Open jmcmurry opened 9 years ago
Load tests are important, but I think this probably needs to be unpacked into a few different items: unit tests sets, tests framework for pushing the services until they overload, fuzz testing, etc. Also, is it certain that it was an overload as opposed to some other type of issue, and which parts caused the load?
As well, since the desired outcome is to not have things go down, coordination with production about things like load balancing and failover options would go a long way to preventing disruptions.
I looked at google analytics and it seemed that there were only 70 counted users today, compared to over a hundred on most days recently. So either Google analytics hasn't finished counting, or it wasn't the load from us having presented.
Also, given the outages, there should be an external turnkey solution for restarting the servers. As well, something that we've had in AmiGO due to similar circumstances is a dead man's switch so that traffic can be redirected to a secondary site (e.g., sending people to beta would probably be better than a 500 error).
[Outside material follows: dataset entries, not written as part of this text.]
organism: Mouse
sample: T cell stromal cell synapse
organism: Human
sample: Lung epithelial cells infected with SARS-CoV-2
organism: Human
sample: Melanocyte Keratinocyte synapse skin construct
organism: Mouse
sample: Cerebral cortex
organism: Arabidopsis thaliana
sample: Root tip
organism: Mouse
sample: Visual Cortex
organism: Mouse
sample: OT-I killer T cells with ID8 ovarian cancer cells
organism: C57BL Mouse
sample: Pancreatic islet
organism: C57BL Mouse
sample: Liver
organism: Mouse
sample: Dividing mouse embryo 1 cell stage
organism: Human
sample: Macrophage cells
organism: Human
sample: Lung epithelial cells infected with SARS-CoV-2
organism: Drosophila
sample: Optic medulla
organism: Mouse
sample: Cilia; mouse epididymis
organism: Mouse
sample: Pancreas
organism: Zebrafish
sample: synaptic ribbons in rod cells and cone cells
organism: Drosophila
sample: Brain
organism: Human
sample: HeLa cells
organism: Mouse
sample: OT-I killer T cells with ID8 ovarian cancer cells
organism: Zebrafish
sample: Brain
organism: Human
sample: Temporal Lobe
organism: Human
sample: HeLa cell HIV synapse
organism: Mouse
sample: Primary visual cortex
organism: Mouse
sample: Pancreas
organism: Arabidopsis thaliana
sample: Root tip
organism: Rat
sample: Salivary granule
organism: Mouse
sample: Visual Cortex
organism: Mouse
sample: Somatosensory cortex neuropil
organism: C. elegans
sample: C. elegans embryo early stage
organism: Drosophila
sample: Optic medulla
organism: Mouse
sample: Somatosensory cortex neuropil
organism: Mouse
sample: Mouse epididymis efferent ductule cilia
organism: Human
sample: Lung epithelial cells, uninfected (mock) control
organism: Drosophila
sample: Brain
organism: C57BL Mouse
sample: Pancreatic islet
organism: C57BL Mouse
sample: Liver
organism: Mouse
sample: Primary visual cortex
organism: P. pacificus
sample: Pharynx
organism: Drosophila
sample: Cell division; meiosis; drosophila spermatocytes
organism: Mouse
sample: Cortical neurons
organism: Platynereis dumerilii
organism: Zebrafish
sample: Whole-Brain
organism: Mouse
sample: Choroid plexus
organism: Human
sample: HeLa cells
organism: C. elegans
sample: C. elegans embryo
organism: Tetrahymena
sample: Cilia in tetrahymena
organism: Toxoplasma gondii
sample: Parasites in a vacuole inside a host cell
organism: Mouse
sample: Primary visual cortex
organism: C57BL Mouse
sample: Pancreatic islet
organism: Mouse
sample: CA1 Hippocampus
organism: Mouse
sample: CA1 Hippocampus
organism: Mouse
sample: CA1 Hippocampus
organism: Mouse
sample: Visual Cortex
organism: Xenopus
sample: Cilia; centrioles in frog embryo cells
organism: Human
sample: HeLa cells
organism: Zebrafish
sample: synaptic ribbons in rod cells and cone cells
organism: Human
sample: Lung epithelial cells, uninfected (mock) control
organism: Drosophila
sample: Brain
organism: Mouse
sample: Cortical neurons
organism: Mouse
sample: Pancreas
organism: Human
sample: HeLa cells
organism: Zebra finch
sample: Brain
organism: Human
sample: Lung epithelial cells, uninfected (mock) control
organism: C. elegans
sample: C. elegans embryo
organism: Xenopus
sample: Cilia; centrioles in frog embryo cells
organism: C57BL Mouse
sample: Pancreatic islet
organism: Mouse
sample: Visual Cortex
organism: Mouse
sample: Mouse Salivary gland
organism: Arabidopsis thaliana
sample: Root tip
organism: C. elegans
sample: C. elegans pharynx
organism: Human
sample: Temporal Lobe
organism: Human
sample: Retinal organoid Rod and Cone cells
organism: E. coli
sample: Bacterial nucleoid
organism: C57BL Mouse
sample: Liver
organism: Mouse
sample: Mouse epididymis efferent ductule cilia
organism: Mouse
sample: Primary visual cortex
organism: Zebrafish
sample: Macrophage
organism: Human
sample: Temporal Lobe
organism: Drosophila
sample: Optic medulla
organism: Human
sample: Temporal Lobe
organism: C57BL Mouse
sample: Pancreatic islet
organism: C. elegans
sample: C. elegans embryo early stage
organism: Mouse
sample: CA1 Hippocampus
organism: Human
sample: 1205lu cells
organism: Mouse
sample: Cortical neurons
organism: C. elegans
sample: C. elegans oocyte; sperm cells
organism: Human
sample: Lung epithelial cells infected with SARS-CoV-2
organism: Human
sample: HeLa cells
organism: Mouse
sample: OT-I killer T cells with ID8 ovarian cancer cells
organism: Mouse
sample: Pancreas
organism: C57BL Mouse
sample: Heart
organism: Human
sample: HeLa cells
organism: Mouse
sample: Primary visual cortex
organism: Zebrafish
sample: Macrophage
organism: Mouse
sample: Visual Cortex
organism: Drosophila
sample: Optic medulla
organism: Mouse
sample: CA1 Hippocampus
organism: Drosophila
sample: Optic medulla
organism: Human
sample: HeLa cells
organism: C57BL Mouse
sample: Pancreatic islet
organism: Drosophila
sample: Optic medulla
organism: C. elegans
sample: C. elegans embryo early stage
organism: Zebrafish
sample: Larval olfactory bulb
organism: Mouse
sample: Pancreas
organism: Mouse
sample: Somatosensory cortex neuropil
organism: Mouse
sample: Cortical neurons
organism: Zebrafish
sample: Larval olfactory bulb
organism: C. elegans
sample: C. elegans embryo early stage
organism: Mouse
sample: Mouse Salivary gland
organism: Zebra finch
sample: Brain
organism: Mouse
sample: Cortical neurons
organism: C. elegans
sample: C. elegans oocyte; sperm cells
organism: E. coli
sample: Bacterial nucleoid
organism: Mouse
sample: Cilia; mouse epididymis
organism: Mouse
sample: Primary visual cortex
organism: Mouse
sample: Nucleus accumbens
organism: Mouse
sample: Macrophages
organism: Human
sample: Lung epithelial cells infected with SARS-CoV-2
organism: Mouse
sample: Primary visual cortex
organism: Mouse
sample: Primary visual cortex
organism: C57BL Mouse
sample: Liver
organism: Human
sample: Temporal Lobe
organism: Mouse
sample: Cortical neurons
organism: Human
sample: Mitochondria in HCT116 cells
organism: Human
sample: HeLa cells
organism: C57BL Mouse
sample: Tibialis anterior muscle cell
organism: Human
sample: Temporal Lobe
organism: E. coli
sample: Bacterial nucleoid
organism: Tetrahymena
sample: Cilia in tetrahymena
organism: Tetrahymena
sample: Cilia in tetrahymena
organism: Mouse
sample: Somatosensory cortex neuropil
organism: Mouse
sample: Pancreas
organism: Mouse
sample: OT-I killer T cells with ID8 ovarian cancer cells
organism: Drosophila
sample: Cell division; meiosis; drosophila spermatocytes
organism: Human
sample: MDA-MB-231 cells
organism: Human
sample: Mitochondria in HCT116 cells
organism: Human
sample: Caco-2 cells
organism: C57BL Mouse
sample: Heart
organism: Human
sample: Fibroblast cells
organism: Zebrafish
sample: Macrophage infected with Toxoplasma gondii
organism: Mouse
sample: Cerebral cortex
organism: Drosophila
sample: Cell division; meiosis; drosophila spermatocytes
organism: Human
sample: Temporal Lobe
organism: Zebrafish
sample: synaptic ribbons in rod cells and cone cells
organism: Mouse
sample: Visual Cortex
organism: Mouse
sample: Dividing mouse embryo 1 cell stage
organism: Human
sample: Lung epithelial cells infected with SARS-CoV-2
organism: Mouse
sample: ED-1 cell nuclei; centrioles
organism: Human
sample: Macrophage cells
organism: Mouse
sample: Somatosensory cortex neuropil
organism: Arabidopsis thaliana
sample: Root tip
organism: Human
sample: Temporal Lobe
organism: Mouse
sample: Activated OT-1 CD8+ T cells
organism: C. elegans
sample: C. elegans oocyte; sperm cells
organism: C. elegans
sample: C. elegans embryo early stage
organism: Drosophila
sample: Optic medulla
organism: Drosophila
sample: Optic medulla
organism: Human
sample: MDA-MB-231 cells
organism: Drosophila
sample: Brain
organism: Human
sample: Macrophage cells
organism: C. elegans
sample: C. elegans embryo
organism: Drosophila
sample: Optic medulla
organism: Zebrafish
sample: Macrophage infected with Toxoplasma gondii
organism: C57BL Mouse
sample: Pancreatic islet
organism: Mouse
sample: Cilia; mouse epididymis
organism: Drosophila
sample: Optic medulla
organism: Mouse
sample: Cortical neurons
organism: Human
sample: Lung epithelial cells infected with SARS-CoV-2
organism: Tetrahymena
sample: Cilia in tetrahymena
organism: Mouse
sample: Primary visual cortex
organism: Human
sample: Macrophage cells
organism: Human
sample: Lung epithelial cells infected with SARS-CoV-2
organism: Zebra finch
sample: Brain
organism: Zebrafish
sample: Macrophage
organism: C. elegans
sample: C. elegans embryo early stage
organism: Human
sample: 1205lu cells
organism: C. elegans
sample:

Part of the current architecture is that there is a single (now node) app running that contacts a bunch of services. If you allow a more robust system to sit in front of it (apache, nginx, etc.), even if the app goes down, you can have control and fallback solutions.
We urgently need to develop some load tests. We can all agree that the servers can not go down, especially when we have spikes of usage during after presentations. Who is the right person to take this on?